◆ **WORK REQUEST**: Collect every line below that contains the word "United".

◆ **EXTRACTED DATA**:
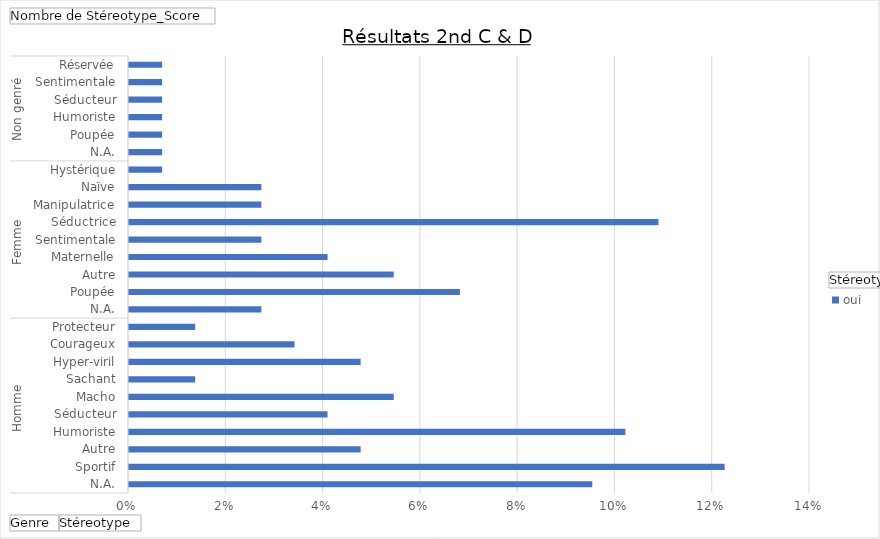
| Category | oui |
|---|---|
| 0 | 0.095 |
| 1 | 0.122 |
| 2 | 0.048 |
| 3 | 0.102 |
| 4 | 0.041 |
| 5 | 0.054 |
| 6 | 0.014 |
| 7 | 0.048 |
| 8 | 0.034 |
| 9 | 0.014 |
| 10 | 0.027 |
| 11 | 0.068 |
| 12 | 0.054 |
| 13 | 0.041 |
| 14 | 0.027 |
| 15 | 0.109 |
| 16 | 0.027 |
| 17 | 0.027 |
| 18 | 0.007 |
| 19 | 0.007 |
| 20 | 0.007 |
| 21 | 0.007 |
| 22 | 0.007 |
| 23 | 0.007 |
| 24 | 0.007 |
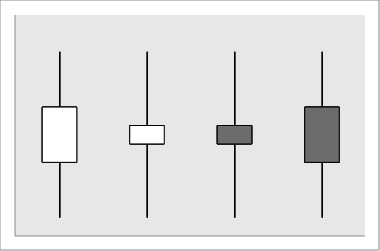
| Category | Series 1 | Series 2 | Series 3 | Series 4 |
|---|---|---|---|---|
| Point 1 | 20 | 50 | 5 | 35 |
| Point 2 | 25 | 50 | 5 | 30 |
| Point 3 | 30 | 50 | 5 | 25 |
| Point 4 | 35 | 50 | 5 | 20 |
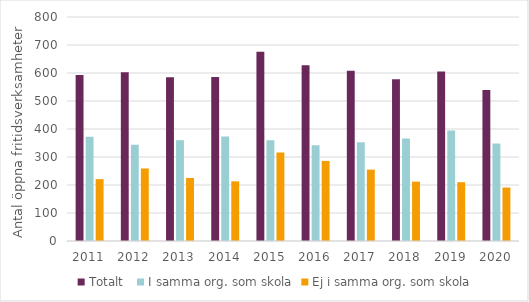
| Category | Totalt  | I samma org. som skola | Ej i samma org. som skola |
|---|---|---|---|
| 2011.0 | 593 | 372 | 221 |
| 2012.0 | 603 | 344 | 259 |
| 2013.0 | 585 | 360 | 225 |
| 2014.0 | 586 | 373 | 213 |
| 2015.0 | 676 | 360 | 316 |
| 2016.0 | 628 | 342 | 286 |
| 2017.0 | 608 | 353 | 255 |
| 2018.0 | 578 | 366 | 212 |
| 2019.0 | 605 | 395 | 210 |
| 2020.0 | 539 | 348 | 191 |
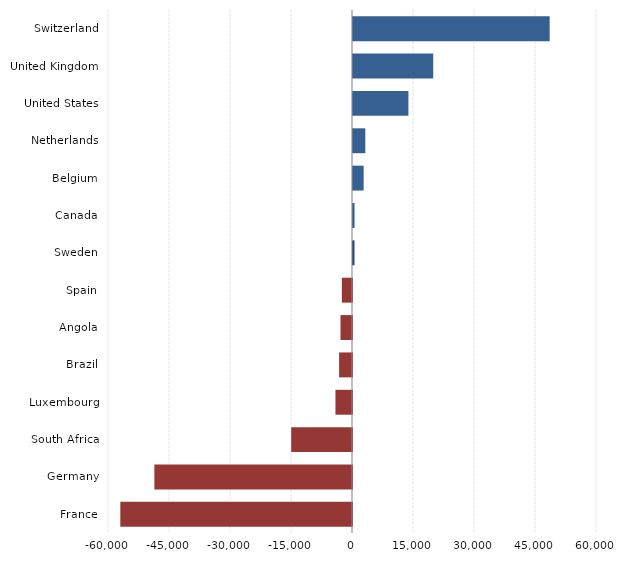
| Category | Series 0 |
|---|---|
| Switzerland | 48360 |
| United Kingdom | 19730 |
| United States | 13630 |
| Netherlands | 3030 |
| Belgium | 2620 |
| Canada | 380 |
| Sweden | 370 |
| Spain | -2500 |
| Angola | -2830 |
| Brazil | -3170 |
| Luxembourg | -4070 |
| South Africa | -14950 |
| Germany | -48600 |
| France | -56970 |
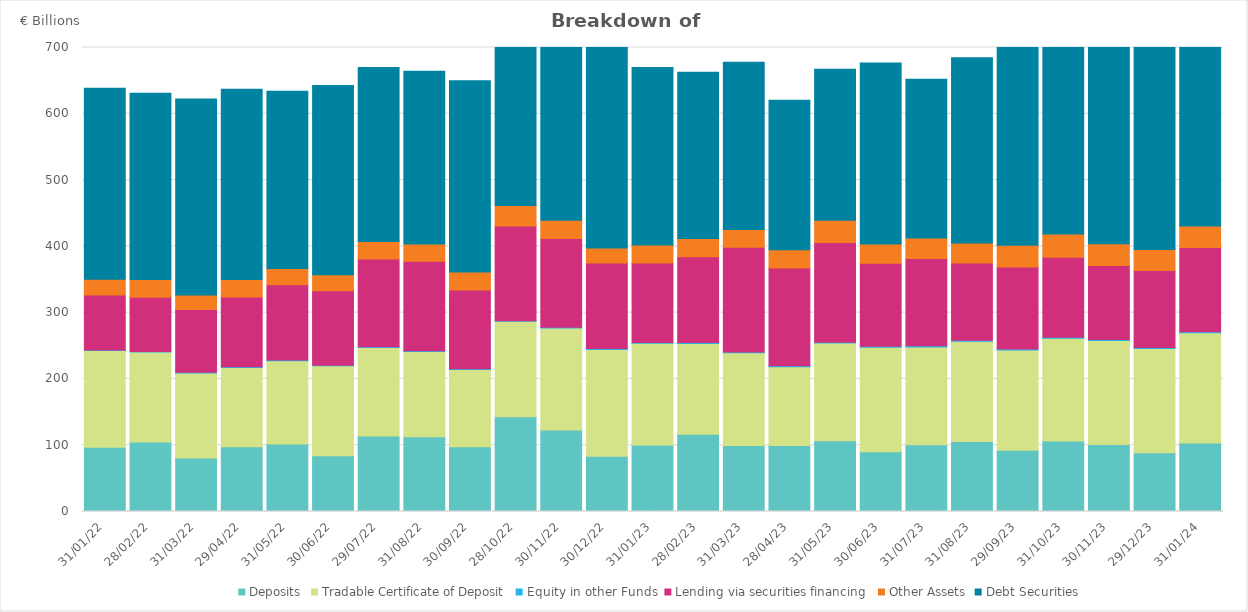
| Category | Deposits | Tradable Certificate of Deposit | Equity in other Funds | Lending via securities financing  | Other Assets | Debt Securities |
|---|---|---|---|---|---|---|
| 2022-01-31 | 96.931 | 145.783 | 0.951 | 82.998 | 23.782 | 288.022 |
| 2022-02-28 | 104.979 | 135.542 | 0.958 | 81.764 | 26.849 | 280.936 |
| 2022-03-31 | 80.633 | 128.457 | 0.891 | 94.76 | 22.064 | 295.665 |
| 2022-04-29 | 97.612 | 119.74 | 0.967 | 105.41 | 26.41 | 286.718 |
| 2022-05-31 | 101.959 | 125.629 | 0.978 | 113.582 | 24.392 | 267.425 |
| 2022-06-30 | 84.23 | 135.586 | 0.878 | 112.255 | 24.147 | 285.732 |
| 2022-07-29 | 113.998 | 133.584 | 0.941 | 132.268 | 26.511 | 262.645 |
| 2022-08-31 | 112.946 | 128.389 | 1.121 | 135.04 | 26.093 | 260.702 |
| 2022-09-30 | 97.817 | 116.577 | 0.971 | 118.666 | 27.367 | 288.49 |
| 2022-10-28 | 143.019 | 143.832 | 1.017 | 142.983 | 30.956 | 297.944 |
| 2022-11-30 | 122.764 | 154.139 | 1.043 | 134.023 | 27.581 | 304.953 |
| 2022-12-30 | 83.366 | 161.193 | 1.222 | 128.925 | 22.665 | 302.782 |
| 2023-01-31 | 100.171 | 153.568 | 1.288 | 119.974 | 26.982 | 267.843 |
| 2023-02-28 | 116.596 | 136.961 | 1.342 | 129.497 | 27.521 | 250.886 |
| 2023-03-31 | 99.51 | 139.93 | 1.221 | 157.945 | 26.846 | 252.237 |
| 2023-04-28 | 99.71 | 118.618 | 1.482 | 147.59 | 27.376 | 225.646 |
| 2023-05-31 | 106.898 | 147.175 | 1.3 | 150.427 | 33.691 | 227.549 |
| 2023-06-30 | 90.308 | 157.571 | 1.429 | 125.268 | 28.982 | 272.938 |
| 2023-07-31 | 100.666 | 147.634 | 1.692 | 131.514 | 30.945 | 239.728 |
| 2023-08-31 | 105.467 | 151.48 | 1.518 | 116.315 | 30.197 | 279.502 |
| 2023-09-29 | 92.274 | 151.375 | 1.604 | 123.79 | 32.715 | 300.374 |
| 2023-10-31 | 106.234 | 154.997 | 1.521 | 120.907 | 35.008 | 286.899 |
| 2023-11-30 | 101.01 | 156.797 | 1.543 | 111.625 | 33.007 | 331.991 |
| 2023-12-29 | 88.472 | 157.546 | 1.451 | 116.062 | 31.579 | 341.16 |
| 2024-01-31 | 103.444 | 166.339 | 1.455 | 127.158 | 32.38 | 326.476 |
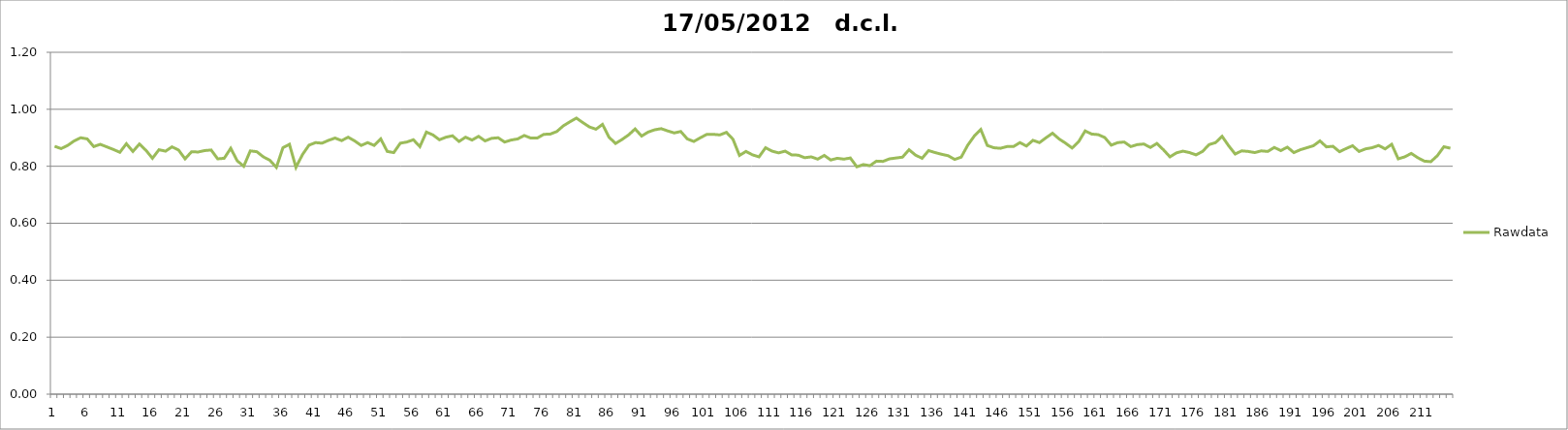
| Category | Rawdata |
|---|---|
| 0 | 0.87 |
| 1 | 0.862 |
| 2 | 0.873 |
| 3 | 0.889 |
| 4 | 0.9 |
| 5 | 0.896 |
| 6 | 0.869 |
| 7 | 0.877 |
| 8 | 0.868 |
| 9 | 0.859 |
| 10 | 0.849 |
| 11 | 0.879 |
| 12 | 0.852 |
| 13 | 0.878 |
| 14 | 0.856 |
| 15 | 0.828 |
| 16 | 0.858 |
| 17 | 0.853 |
| 18 | 0.868 |
| 19 | 0.857 |
| 20 | 0.826 |
| 21 | 0.851 |
| 22 | 0.85 |
| 23 | 0.855 |
| 24 | 0.857 |
| 25 | 0.826 |
| 26 | 0.828 |
| 27 | 0.863 |
| 28 | 0.819 |
| 29 | 0.8 |
| 30 | 0.854 |
| 31 | 0.851 |
| 32 | 0.833 |
| 33 | 0.821 |
| 34 | 0.796 |
| 35 | 0.865 |
| 36 | 0.877 |
| 37 | 0.796 |
| 38 | 0.841 |
| 39 | 0.874 |
| 40 | 0.883 |
| 41 | 0.881 |
| 42 | 0.891 |
| 43 | 0.899 |
| 44 | 0.89 |
| 45 | 0.902 |
| 46 | 0.889 |
| 47 | 0.873 |
| 48 | 0.883 |
| 49 | 0.873 |
| 50 | 0.896 |
| 51 | 0.852 |
| 52 | 0.848 |
| 53 | 0.881 |
| 54 | 0.885 |
| 55 | 0.893 |
| 56 | 0.869 |
| 57 | 0.92 |
| 58 | 0.91 |
| 59 | 0.893 |
| 60 | 0.902 |
| 61 | 0.907 |
| 62 | 0.887 |
| 63 | 0.902 |
| 64 | 0.892 |
| 65 | 0.905 |
| 66 | 0.889 |
| 67 | 0.898 |
| 68 | 0.9 |
| 69 | 0.885 |
| 70 | 0.892 |
| 71 | 0.896 |
| 72 | 0.908 |
| 73 | 0.899 |
| 74 | 0.899 |
| 75 | 0.912 |
| 76 | 0.913 |
| 77 | 0.922 |
| 78 | 0.942 |
| 79 | 0.956 |
| 80 | 0.969 |
| 81 | 0.953 |
| 82 | 0.938 |
| 83 | 0.93 |
| 84 | 0.947 |
| 85 | 0.902 |
| 86 | 0.88 |
| 87 | 0.894 |
| 88 | 0.91 |
| 89 | 0.931 |
| 90 | 0.906 |
| 91 | 0.92 |
| 92 | 0.928 |
| 93 | 0.932 |
| 94 | 0.924 |
| 95 | 0.917 |
| 96 | 0.922 |
| 97 | 0.896 |
| 98 | 0.887 |
| 99 | 0.9 |
| 100 | 0.912 |
| 101 | 0.912 |
| 102 | 0.91 |
| 103 | 0.919 |
| 104 | 0.895 |
| 105 | 0.838 |
| 106 | 0.852 |
| 107 | 0.84 |
| 108 | 0.833 |
| 109 | 0.865 |
| 110 | 0.853 |
| 111 | 0.847 |
| 112 | 0.853 |
| 113 | 0.84 |
| 114 | 0.839 |
| 115 | 0.83 |
| 116 | 0.833 |
| 117 | 0.825 |
| 118 | 0.838 |
| 119 | 0.822 |
| 120 | 0.828 |
| 121 | 0.825 |
| 122 | 0.829 |
| 123 | 0.798 |
| 124 | 0.806 |
| 125 | 0.802 |
| 126 | 0.818 |
| 127 | 0.817 |
| 128 | 0.826 |
| 129 | 0.829 |
| 130 | 0.832 |
| 131 | 0.858 |
| 132 | 0.839 |
| 133 | 0.828 |
| 134 | 0.855 |
| 135 | 0.848 |
| 136 | 0.842 |
| 137 | 0.837 |
| 138 | 0.824 |
| 139 | 0.832 |
| 140 | 0.874 |
| 141 | 0.906 |
| 142 | 0.929 |
| 143 | 0.873 |
| 144 | 0.865 |
| 145 | 0.863 |
| 146 | 0.869 |
| 147 | 0.869 |
| 148 | 0.883 |
| 149 | 0.871 |
| 150 | 0.891 |
| 151 | 0.883 |
| 152 | 0.9 |
| 153 | 0.916 |
| 154 | 0.896 |
| 155 | 0.881 |
| 156 | 0.864 |
| 157 | 0.886 |
| 158 | 0.924 |
| 159 | 0.913 |
| 160 | 0.911 |
| 161 | 0.901 |
| 162 | 0.874 |
| 163 | 0.883 |
| 164 | 0.885 |
| 165 | 0.869 |
| 166 | 0.876 |
| 167 | 0.878 |
| 168 | 0.866 |
| 169 | 0.88 |
| 170 | 0.858 |
| 171 | 0.833 |
| 172 | 0.847 |
| 173 | 0.853 |
| 174 | 0.848 |
| 175 | 0.84 |
| 176 | 0.852 |
| 177 | 0.876 |
| 178 | 0.883 |
| 179 | 0.905 |
| 180 | 0.872 |
| 181 | 0.843 |
| 182 | 0.854 |
| 183 | 0.852 |
| 184 | 0.848 |
| 185 | 0.854 |
| 186 | 0.852 |
| 187 | 0.866 |
| 188 | 0.855 |
| 189 | 0.867 |
| 190 | 0.848 |
| 191 | 0.858 |
| 192 | 0.865 |
| 193 | 0.872 |
| 194 | 0.889 |
| 195 | 0.868 |
| 196 | 0.87 |
| 197 | 0.851 |
| 198 | 0.862 |
| 199 | 0.872 |
| 200 | 0.852 |
| 201 | 0.861 |
| 202 | 0.865 |
| 203 | 0.873 |
| 204 | 0.861 |
| 205 | 0.877 |
| 206 | 0.826 |
| 207 | 0.833 |
| 208 | 0.845 |
| 209 | 0.83 |
| 210 | 0.818 |
| 211 | 0.816 |
| 212 | 0.837 |
| 213 | 0.868 |
| 214 | 0.863 |

◆ **YOUR SOLUTION**:
| United Kingdom | 19730 |
| United States | 13630 |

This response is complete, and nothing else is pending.